In the copy, include all of the listing exactly and none of its pictures.

Dataset content:

★ ★ ★ ★ ★ ★ ★

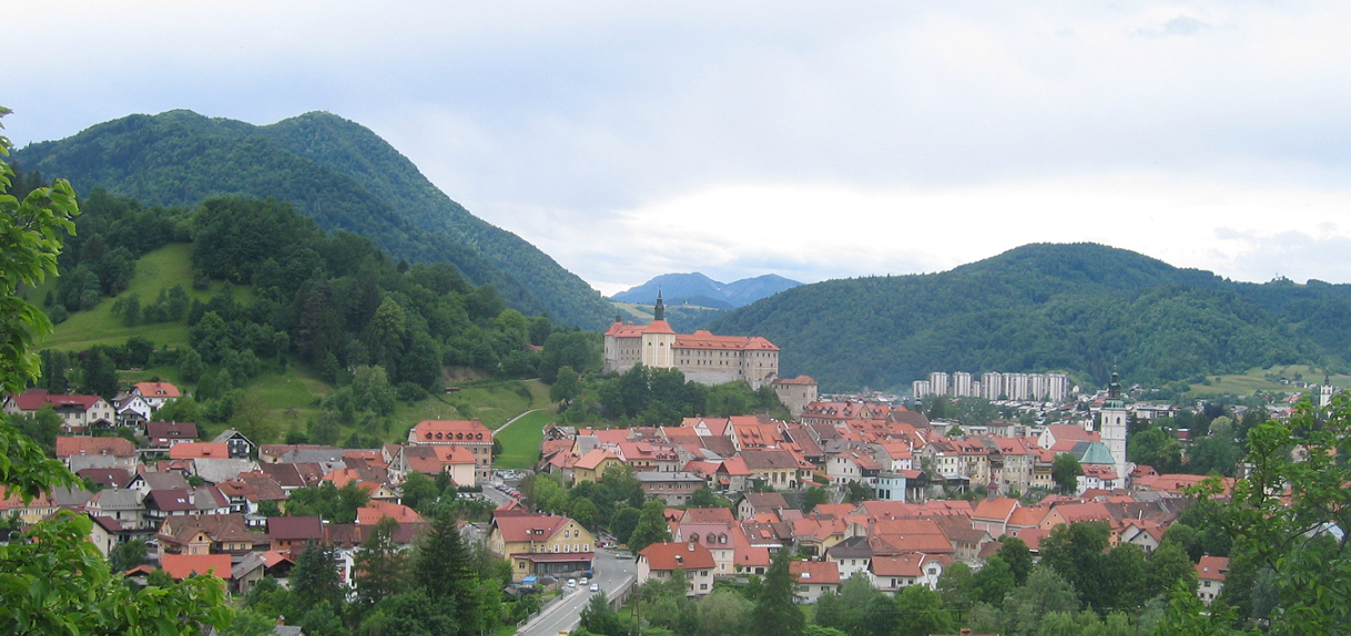 Škofja Loka, Slovenia photo:Ziga 15:27, 5 June 2006 (UTC)
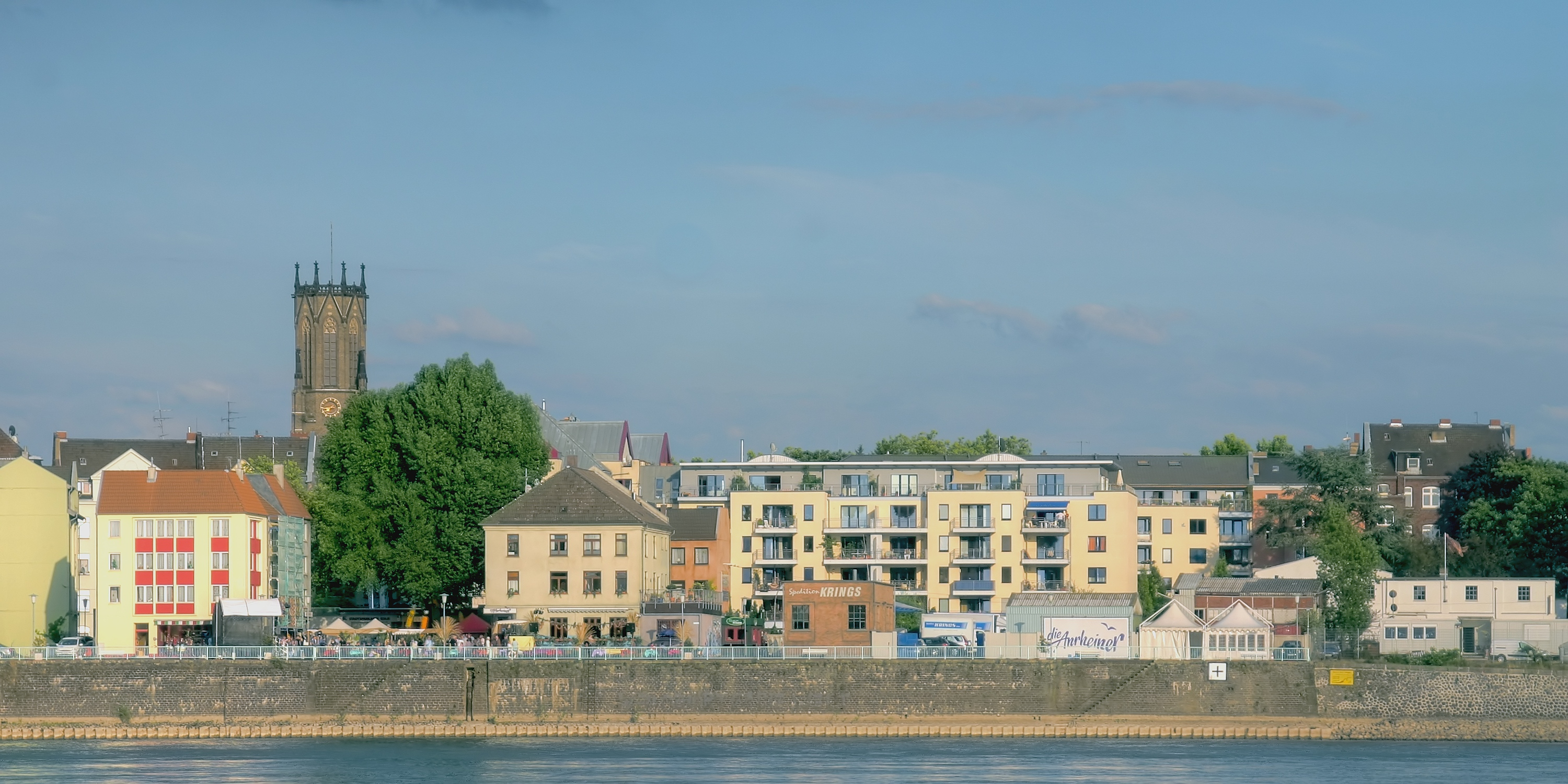 Filmgelände der WDR-Serie „Die Anrheiner“ in Köln-Mülheim von der gegenüberliegenden Rheinseite aus
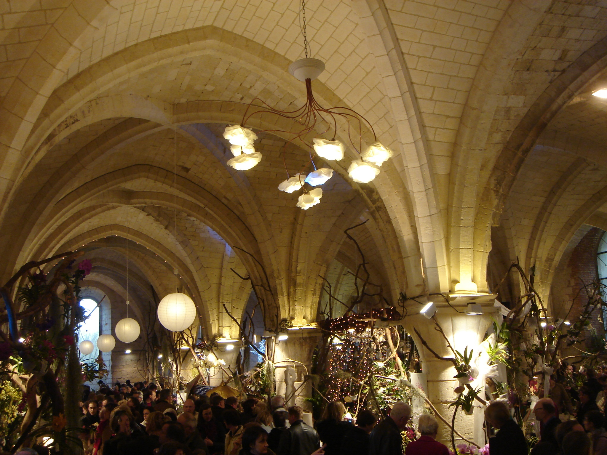 Abbaye de Vaucelles orchidées 0007
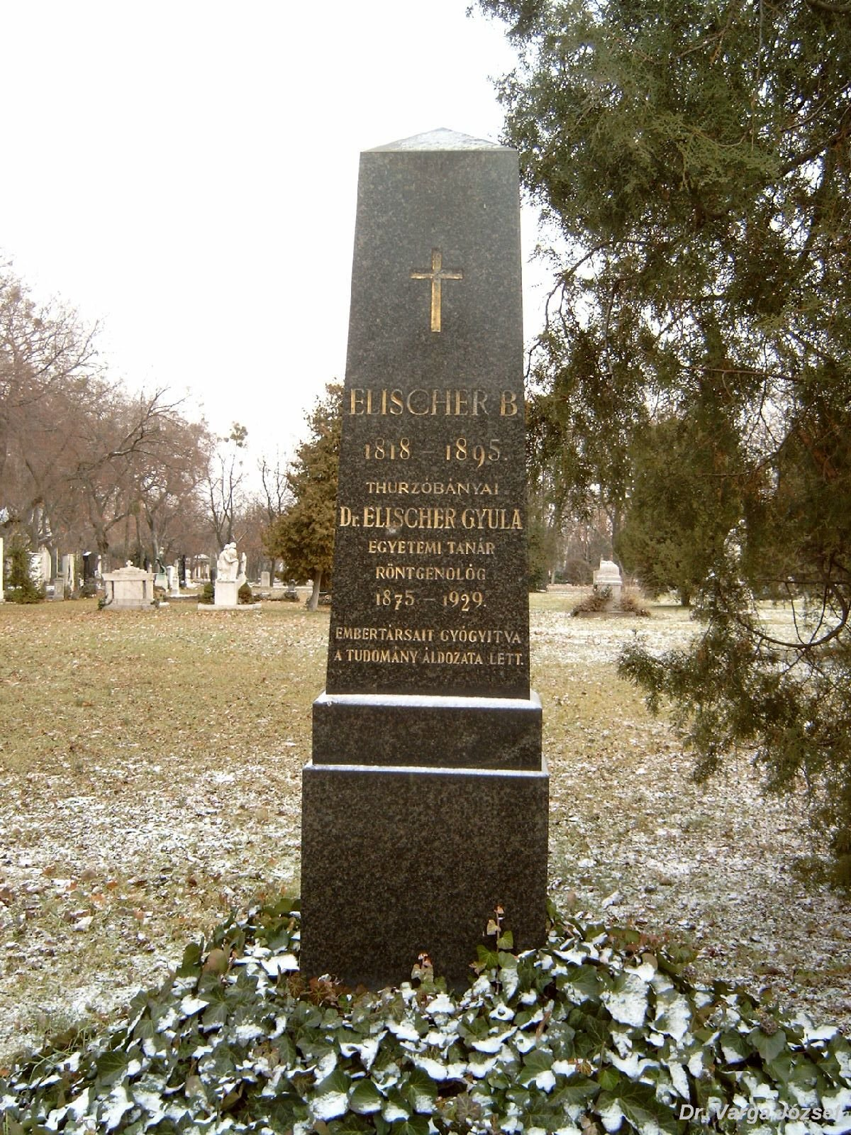 Elischer Gyula (Budapest, 1875. február 28. – Budapest, 1929. december 16.) röntgenológus, egyetemi tanár sírja Budapesten. Kerepesi temető: 35-1-97

★ ★ ★ ★ ★ ★ ★

Solved problem:
 Škofja Loka, Slovenia photo:Ziga 15:27, 5 June 2006 (UTC)
 Filmgelände der WDR-Serie „Die Anrheiner“ in Köln-Mülheim von der gegenüberliegenden Rheinseite aus
 Abbaye de Vaucelles orchidées 0007
 Elischer Gyula (Budapest, 1875. február 28. – Budapest, 1929. december 16.) röntgenológus, egyetemi tanár sírja Budapesten. Kerepesi temető: 35-1-97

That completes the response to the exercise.